Note: This article is adapted from a live discussion for the On Deck community featuring Josefin Graebe. If you’re an early-stage founder, scaling founder, or senior exec interested in joining our community, consider applying to one of our programs.

This article is the first in our annual series Year in Preview.  In the 4 years since we launched the On Deck Founders program, we’ve seen +1000 companies get started and raise over $2B in funding.

Cristina Cordova was the 28th employee at Stripe and grew their partnerships arm from the ground up. Most recently, she led platform & partnerships at Notion, which included starting the Growth Product Team. Today, she invests in early stage technology startups as a Partner at First Round Capital.

Partnerships can be a powerful growth lever for startups. The problem is that it’s often a murky topic with a lot of nuance. In this abridged summary of Cristina’s interview on the Execs podcast, she shares her insights on identifying partnership opportunities, different types of partnerships, and how startups can successfully negotiate with larger organizations.

How startups can identify partnership opportunities

Zooming out and thinking about your overall product experience helps you understand where partnerships could add value. Cristina advises startups to focus on two things:

Customer base growth. What products are your current and future customers using? What other products and companies can help bridge you to new audiences?

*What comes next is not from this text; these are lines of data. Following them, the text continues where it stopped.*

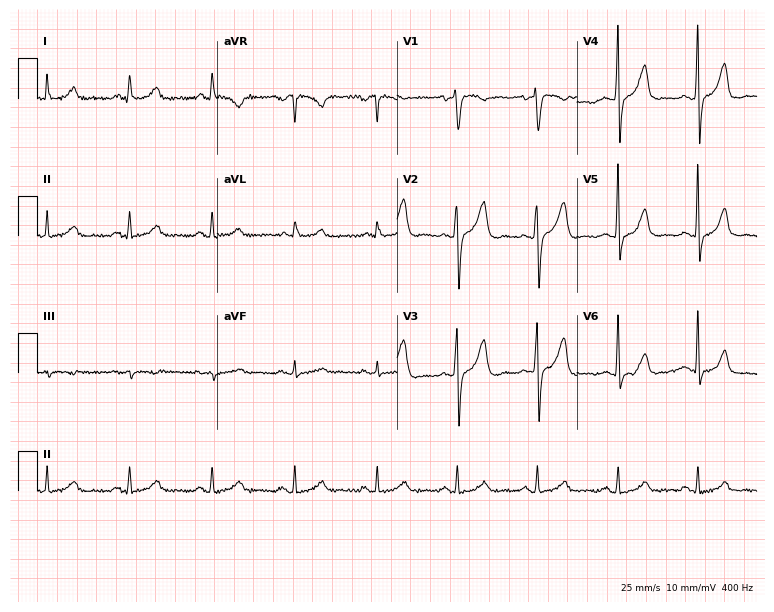
Standard 12-lead ECG recorded from a male, 70 years old. None of these six findings is recorded: first-degree AV block, right bundle branch block, left bundle branch block, sinus bradycardia, atrial fibrillation, sinus tachycardia. Findings outside these six are not listed.
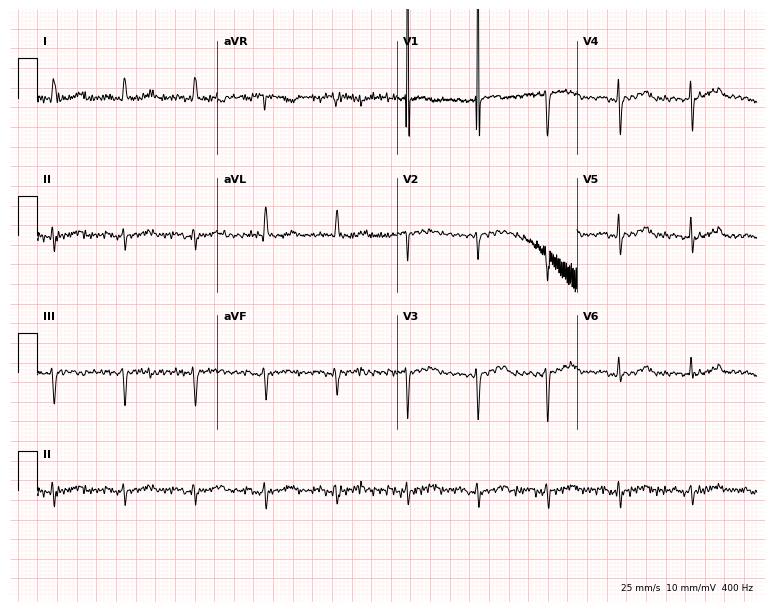
Electrocardiogram, a 74-year-old woman. Of the six screened findings (first-degree AV block, right bundle branch block (RBBB), left bundle branch block (LBBB), sinus bradycardia, atrial fibrillation (AF), sinus tachycardia), none is recorded. Findings outside these six are not listed.
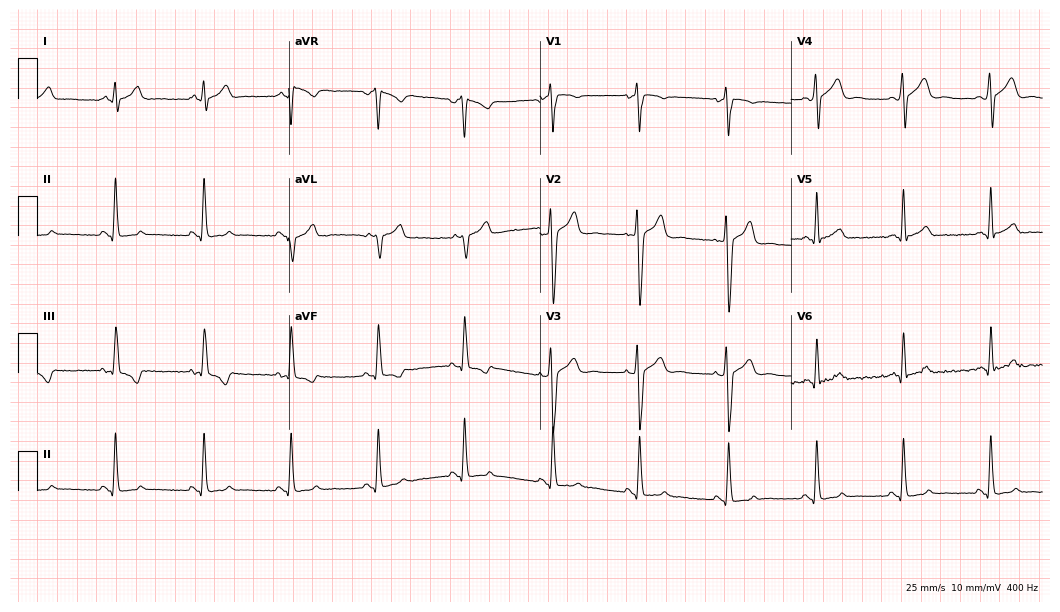
ECG — a male patient, 22 years old. Screened for six findings — first-degree AV block, right bundle branch block (RBBB), left bundle branch block (LBBB), sinus bradycardia, atrial fibrillation (AF), sinus tachycardia — none is recorded.
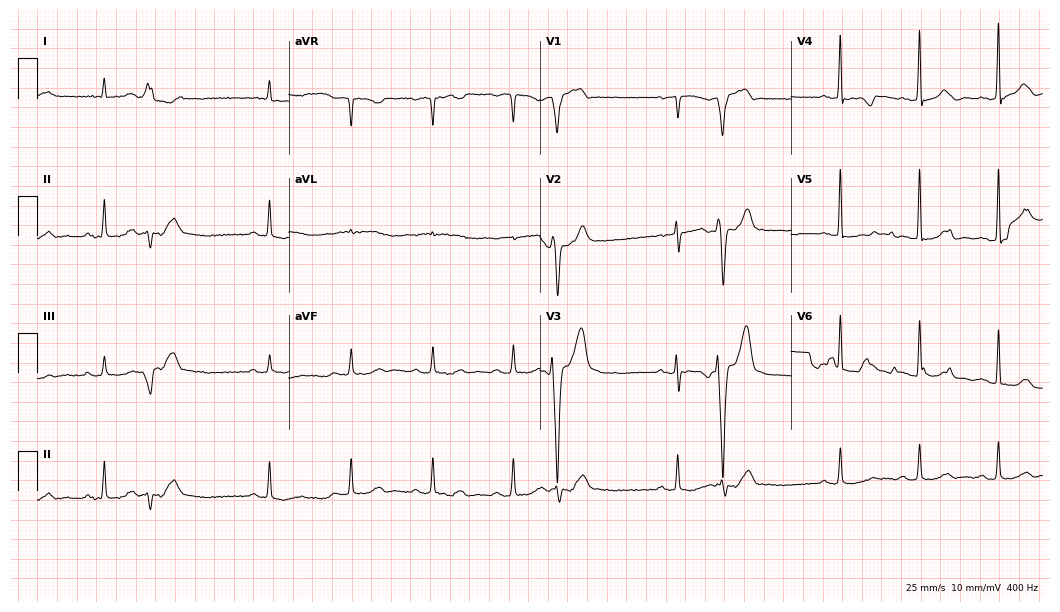
ECG — an 82-year-old female patient. Screened for six findings — first-degree AV block, right bundle branch block, left bundle branch block, sinus bradycardia, atrial fibrillation, sinus tachycardia — none is recorded.
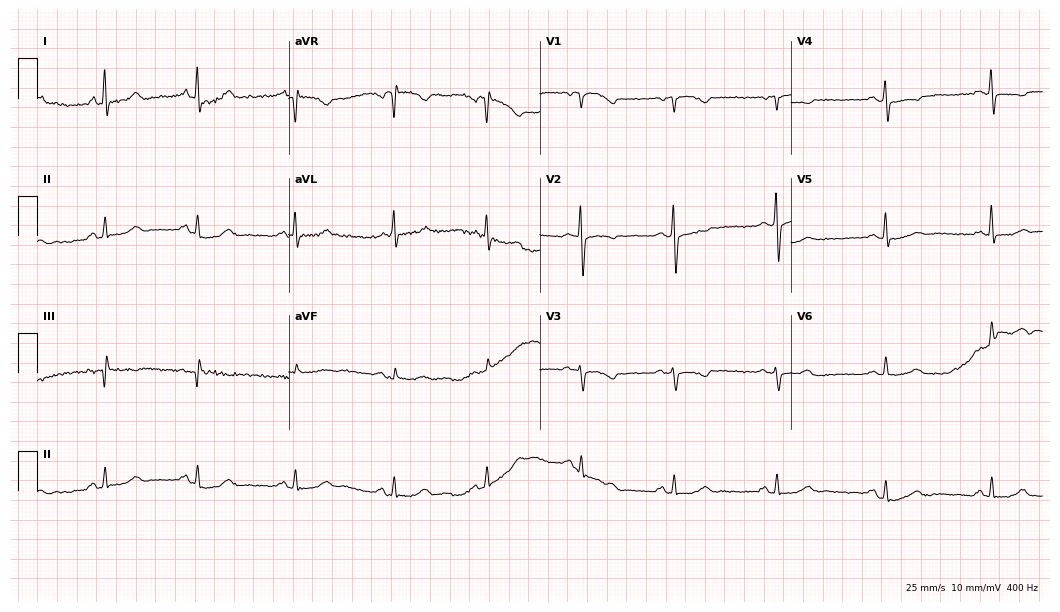
ECG — a female patient, 58 years old. Labelled as a normal ECG.
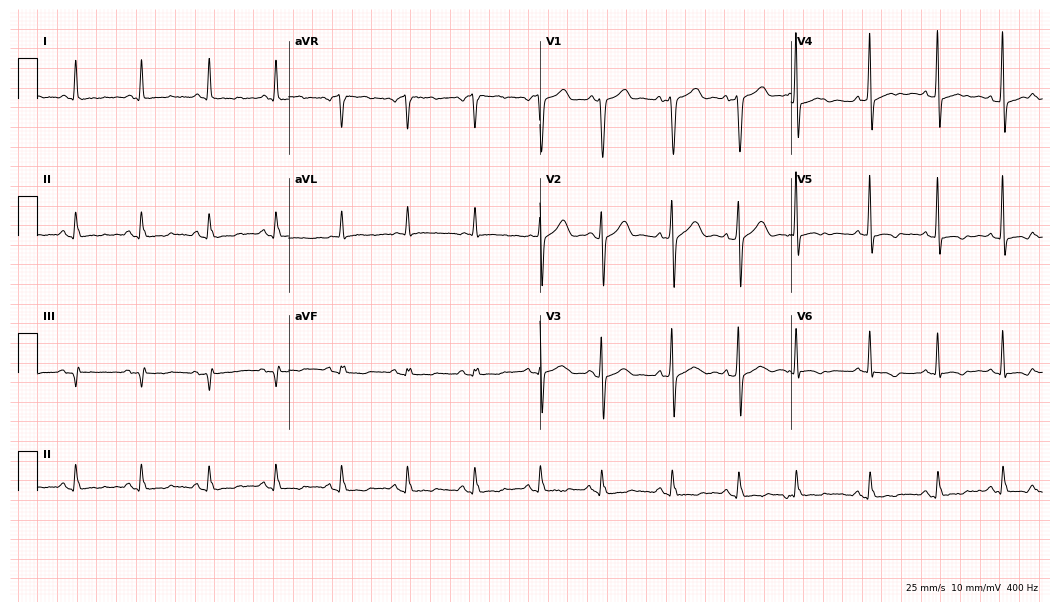
12-lead ECG from a male, 75 years old. Screened for six findings — first-degree AV block, right bundle branch block, left bundle branch block, sinus bradycardia, atrial fibrillation, sinus tachycardia — none is recorded. Findings outside these six are not listed.
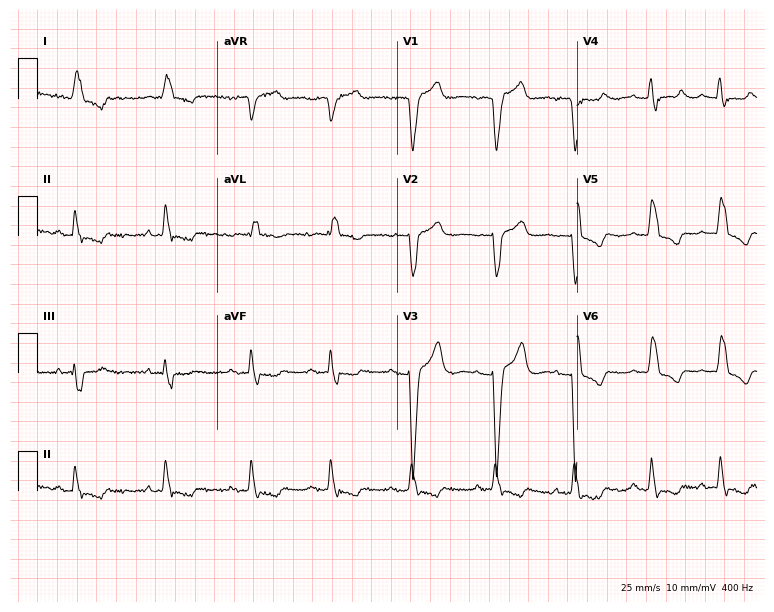
Electrocardiogram, an 81-year-old woman. Interpretation includes left bundle branch block (LBBB).
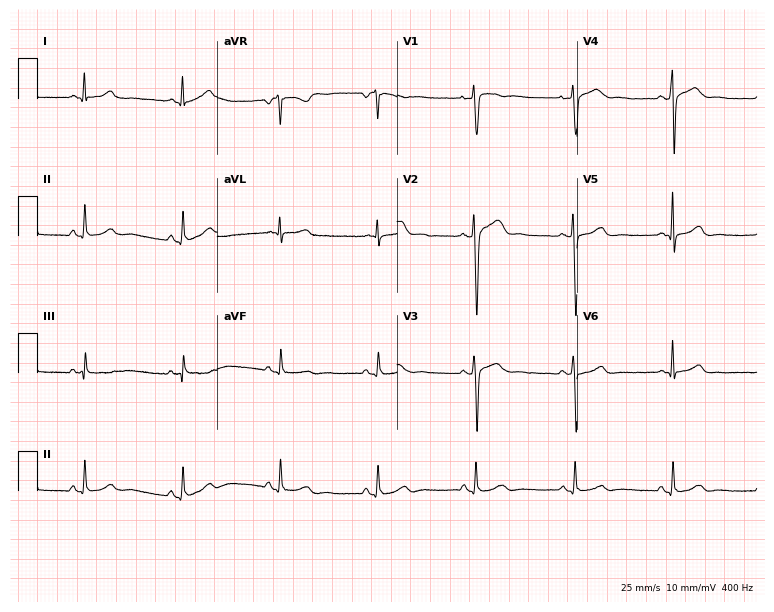
12-lead ECG from a male patient, 30 years old. Screened for six findings — first-degree AV block, right bundle branch block, left bundle branch block, sinus bradycardia, atrial fibrillation, sinus tachycardia — none is recorded. Other findings, if any, are not listed.
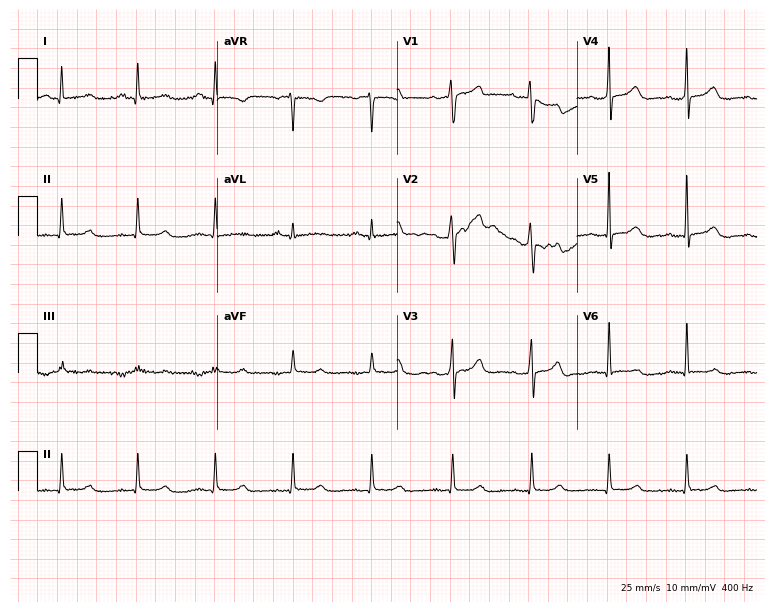
12-lead ECG from a female patient, 40 years old. Recorded interpretation: within normal limits.
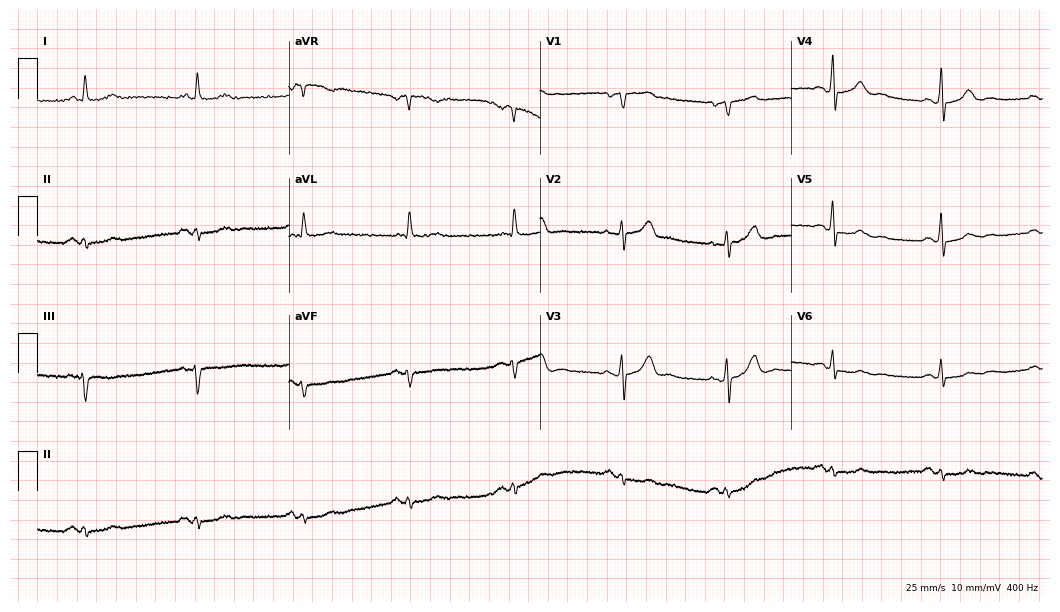
ECG — a 64-year-old male. Labelled as a normal ECG.
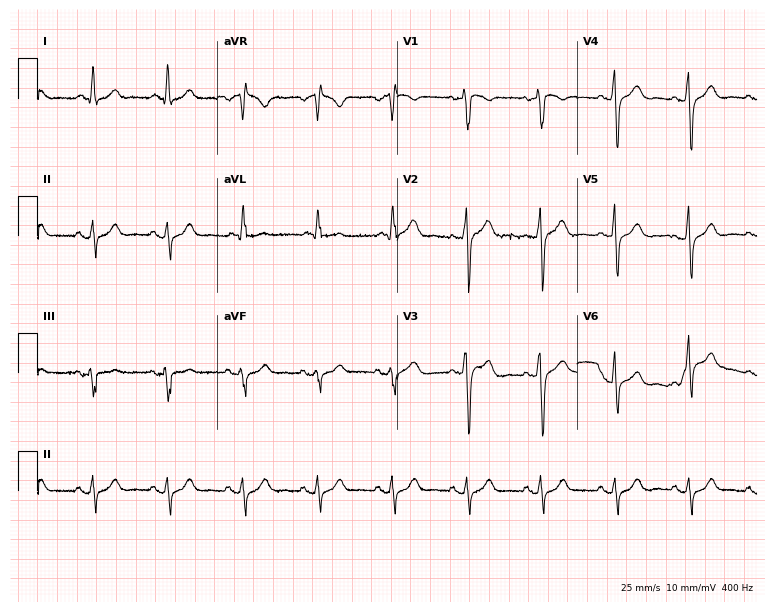
Resting 12-lead electrocardiogram (7.3-second recording at 400 Hz). Patient: a 60-year-old male. None of these six findings is recorded: first-degree AV block, right bundle branch block, left bundle branch block, sinus bradycardia, atrial fibrillation, sinus tachycardia.
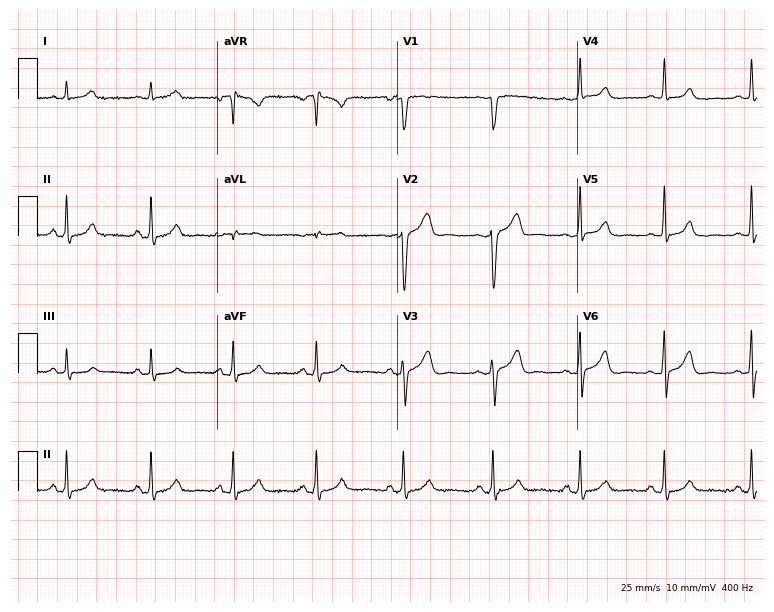
Electrocardiogram, a female patient, 51 years old. Of the six screened findings (first-degree AV block, right bundle branch block, left bundle branch block, sinus bradycardia, atrial fibrillation, sinus tachycardia), none is recorded.
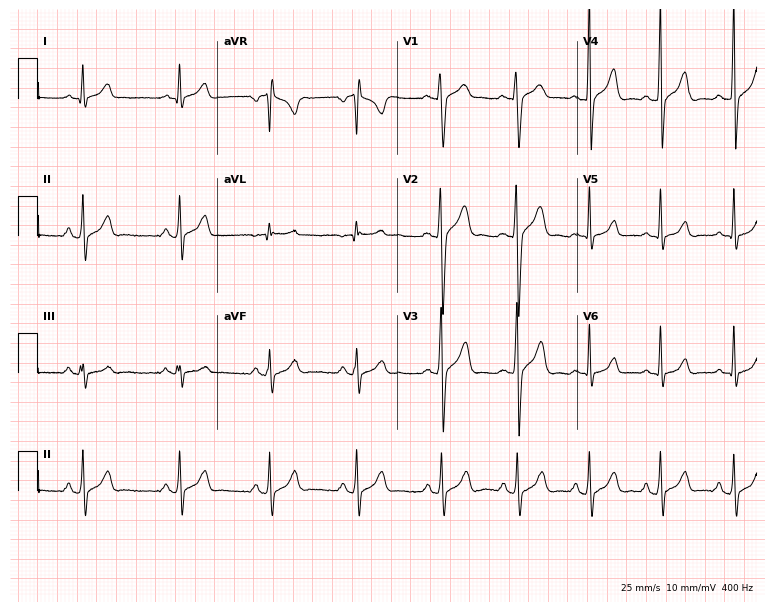
Standard 12-lead ECG recorded from a male, 18 years old (7.3-second recording at 400 Hz). Read as a normal ECG.
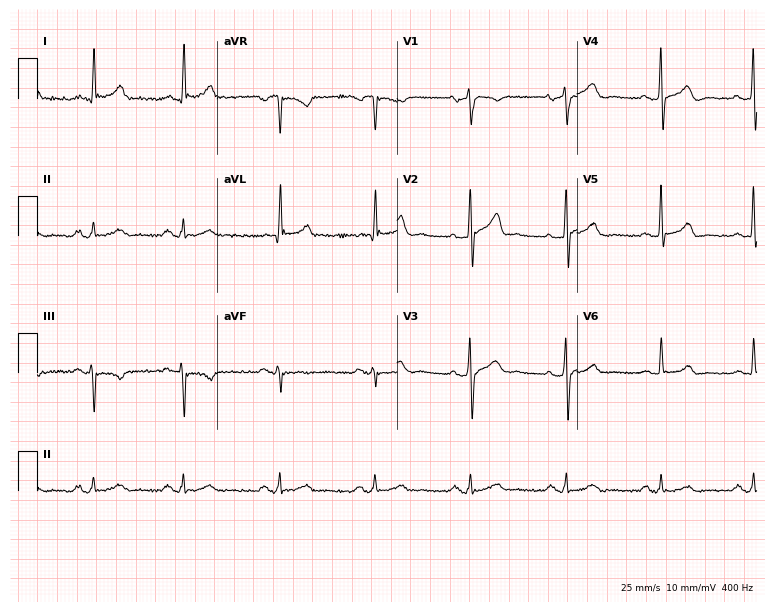
Electrocardiogram, a male, 59 years old. Of the six screened findings (first-degree AV block, right bundle branch block (RBBB), left bundle branch block (LBBB), sinus bradycardia, atrial fibrillation (AF), sinus tachycardia), none is recorded.
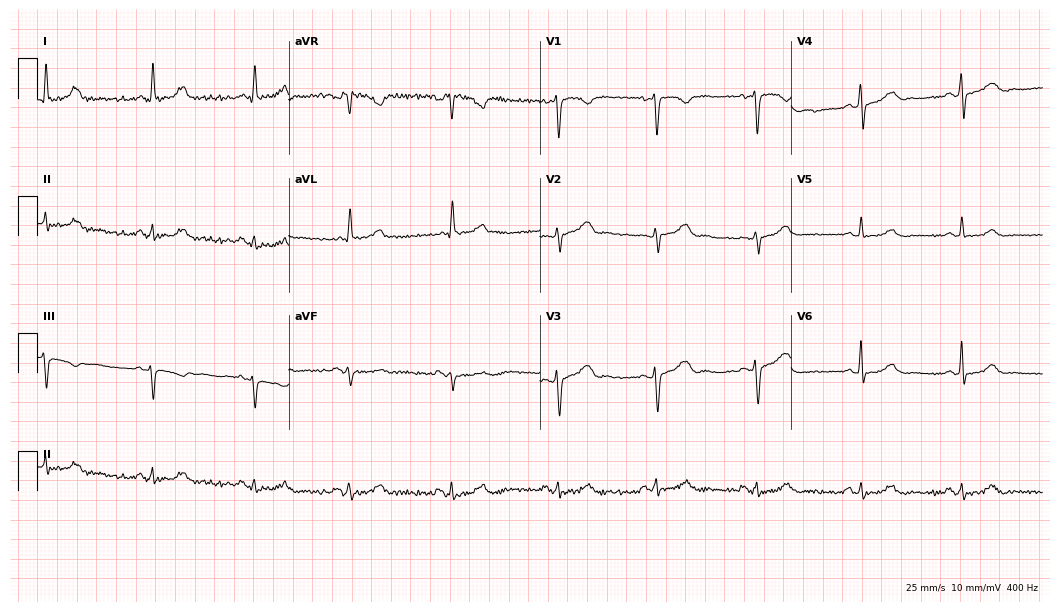
Resting 12-lead electrocardiogram. Patient: a 40-year-old female. Read as a normal ECG.
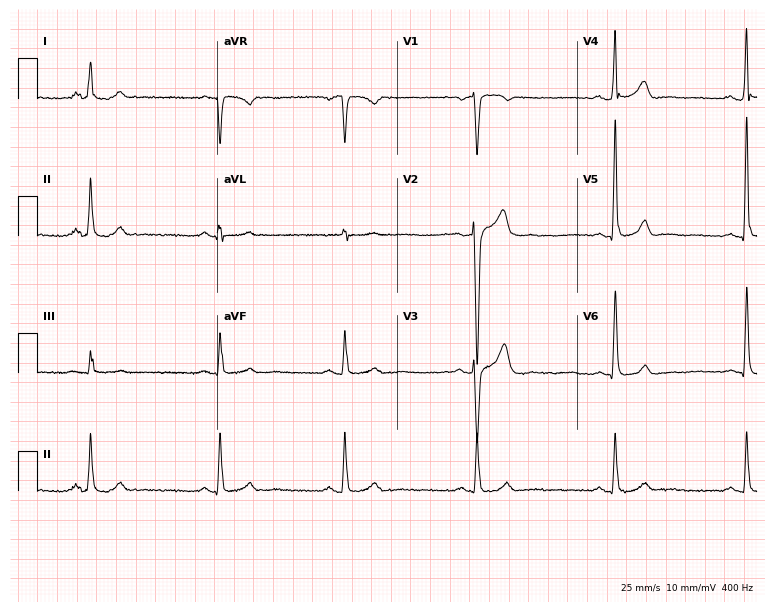
Standard 12-lead ECG recorded from a 54-year-old male (7.3-second recording at 400 Hz). The tracing shows sinus bradycardia (a sinus rate of 50 beats per minute or less).

During Cristina’s time with Stripe, the company’s core audience was programmers and developers. With Stripe’s aggressive growth goals, they realized they had to initiate partnerships outside of their initial “developer bubble” in order to expand their reach.

Product experience. When speaking to your customers, seek to understand the stack of services surrounding your product. 

For Notion, Cristina’s looked at making sure that the product was working very well with other productivity tools and services that their customers were using. Partnerships allowed Notion to scale without having to build in-house integrations:

[With partnerships] we could say, "Sorry, we're not going to build that, but Zapier has a really great integration with that service, and you could hook something up really quickly if you want that integration."

Once you have a list of potential partners, you can prioritize and rank them based on the type of partnership you’d need to build.

Four types of partnerships

Partnerships can be grouped into four types, which relate to the role of partnerships in your overall business strategy.

#1 - Foundational partnerships

These are the partnerships that you might need because your product could not exist without them. 

In Stripe's world, Cristina recalls the partnership with Wells Fargo, which was their banking partner for a very long time. Stripe wouldn't be able to move money without a banking partner, making this a priority partnership for the business.

#2 - Product partnerships

Product partnerships are like foundational partnerships, but they’re not so critical that your business could not operate without them. 

Before Stripe had its own tax business, Cristina’s team set up partnerships with companies who could offer tax services to their customers. This allowed them to satisfy customer needs while they were still building their own product, which had an unclear timeline.

Cristina notes that even when Stripe wasn’t planning to build a certain functionality in-house, product partnerships still had value for customers. For instance, Stripe partnered ‌closely with Apple Pay, despite having no plans to build phones or wallet software themselves. However, Stripe customers and potential customers might have those in their plans, so those businesses will need Stripe and Apple Pay to be integrated seamlessly.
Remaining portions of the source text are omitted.